Foundations
Dynamic Programming for RL
Dynamic programming solves RL problems exactly by bootstrapping value estimates across states using the Bellman equations, but only when you have a perfect model of the environment.
intermediate · 7 min read
Richard Bellman coined "dynamic programming" in 1953 partly to obscure the mathematical nature of his work from a defence secretary who was hostile to research. The name stuck, and so did the insight: a decision problem with optimal substructure can be solved by systematically combining solutions to smaller sub-problems. In reinforcement learning, that insight crystallises into two algorithms - policy iteration and value iteration - that are provably optimal yet quietly impractical at scale.
The Setup: Why DP Works Here
A Markov Decision Process (MDP) gives you:
- A finite state space S and action space A
- A transition model P(s' | s, a): the probability of landing in state s' after taking action a in state s
- A reward function R(s, a, s')
- A discount factor gamma in [0, 1)
The key property is the Markov property: the future depends only on the current state, not on the history that led there. This is what makes bootstrapping valid. Once you trust that a state captures all relevant information, you can express the value of being in state s as a function of the values of its successors - and that recursion is exactly the Bellman equation.
The Bellman expectation equation for a policy pi:
V^pi(s) = sum_a pi(a|s) * sum_s' P(s'|s,a) [R(s,a,s') + gamma * V^pi(s')]
In matrix form: V^pi = R^pi + gamma * P^pi * V^pi, which has the closed-form solution V^pi = (I - gamma * P^pi)^{-1} R^pi. This is the policy evaluation step.
The Bellman optimality equation replaces the weighted average over actions with a max:
V*(s) = max_a sum_s' P(s'|s,a) [R(s,a,s') + gamma * V*(s')]
DP algorithms solve these equations iteratively.
Policy Iteration
Policy iteration alternates between two steps until convergence:
1. Policy Evaluation - fix policy pi, repeatedly apply the Bellman expectation update until V^pi converges:
# Pseudocode: policy evaluation
while True:
delta = 0
for s in states:
v = V[s]
V[s] = sum over a: pi(a|s) * sum over s': P(s'|s,a) * (R(s,a,s') + gamma * V[s'])
delta = max(delta, |v - V[s]|)
if delta < theta: # convergence threshold
break
2. Policy Improvement - act greedily with respect to the current value function:
pi'(s) = argmax_a sum_s' P(s'|s,a) [R(s,a,s') + gamma * V(s')]

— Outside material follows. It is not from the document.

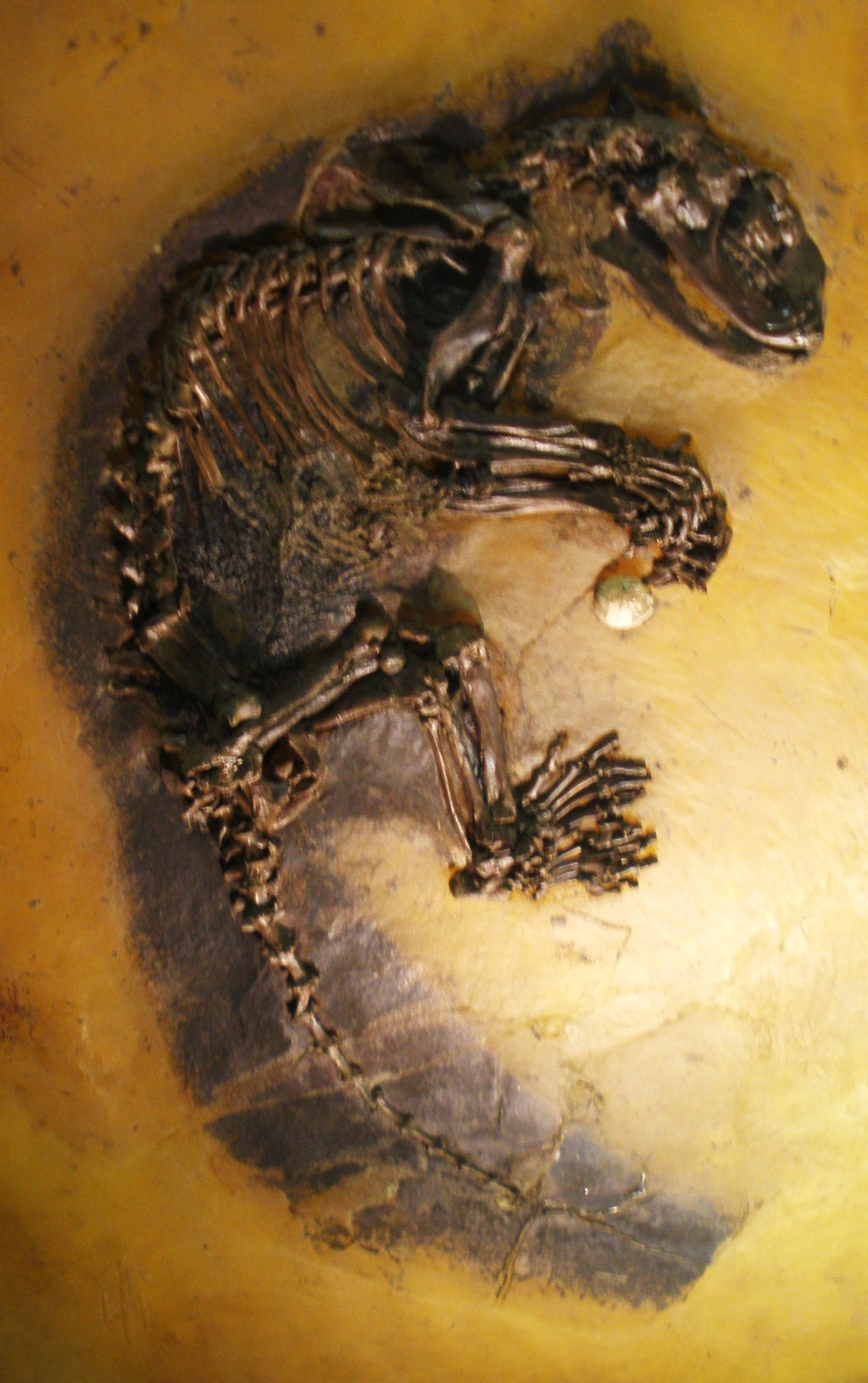 Fossil of Kopidodon, an extinct mammal- Took the photo at Senckenberg Museum of Frankfurt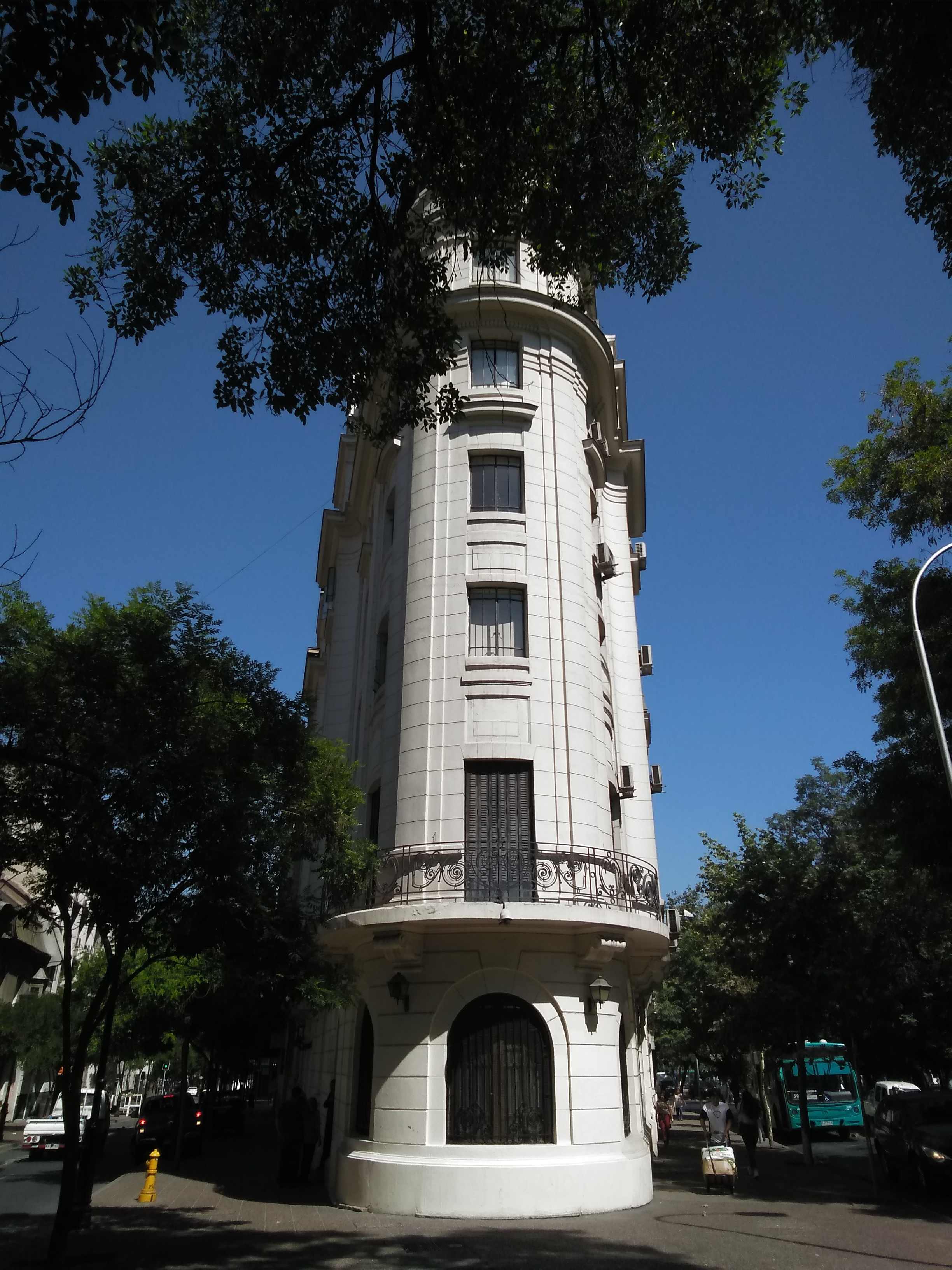 Edificio de la sede nacional del Servicio Electoral de Chile. Esmeralda 611, Santiago.

The policy improvement theorem guarantees that pi' is at least as good as pi (V^{pi'}(s) >= V^{pi}(s) for all s), and strictly better unless pi was already optimal. Since there are finitely many deterministic policies (|A|^|S| of them), the algorithm must terminate.
Convergence rate: policy iteration converges in a polynomial number of iterations in |S| and |A| - typically very few in practice (often under 20 for small MDPs). Each evaluation step itself requires multiple sweeps over all states.
Value Iteration
Value iteration collapses evaluation and improvement into a single Bellman optimality update, applied repeatedly:
# Pseudocode: value iteration
while True:
delta = 0
for s in states:
v = V[s]
V[s] = max over a: sum over s': P(s'|s,a) * (R(s,a,s') + gamma * V[s'])
delta = max(delta, |v - V[s]|)
if delta < theta:
break
# Extract greedy policy
pi(s) = argmax_a: sum over s': P(s'|s,a) * (R(s,a,s') + gamma * V[s'])
Unlike policy iteration, value iteration never maintains an explicit policy during the sweep - it just pushes value information backwards through the MDP one step at a time. Think of it as starting from terminal (or absorbing) states and propagating discounted future rewards backwards.
Comparison at a glance:
| Property | Policy Iteration | Value Iteration |
|---|---|---|
| Update target | Bellman expectation | Bellman optimality |
| Inner loop | Full evaluation per step | One sweep per step |
| Convergence | Finite (exact) | Asymptotic (to epsilon-optimal) |
| Iterations to converge | Few (exact policy switches) | More, but each is cheaper |
| Result | Exact optimal policy | Epsilon-optimal policy |
In practice the two often converge in similar wall-clock time on small MDPs. Value iteration is usually preferred for its simplicity.
Generalised Policy Iteration
Sutton and Barto's generalised policy iteration (GPI) is the unifying perspective: virtually every RL algorithm, including modern deep RL methods, can be viewed as some form of interleaving evaluation and improvement. Policy iteration runs evaluation to convergence before improving. Value iteration improves after a single evaluation step. TD learning and Q-learning are online, approximate variants of the same structure.
The convergence proof for DP rests on the Bellman operator being a contraction mapping under the sup-norm, with contraction factor gamma. Repeated application of a contraction converges geometrically to a unique fixed point - the optimal value function.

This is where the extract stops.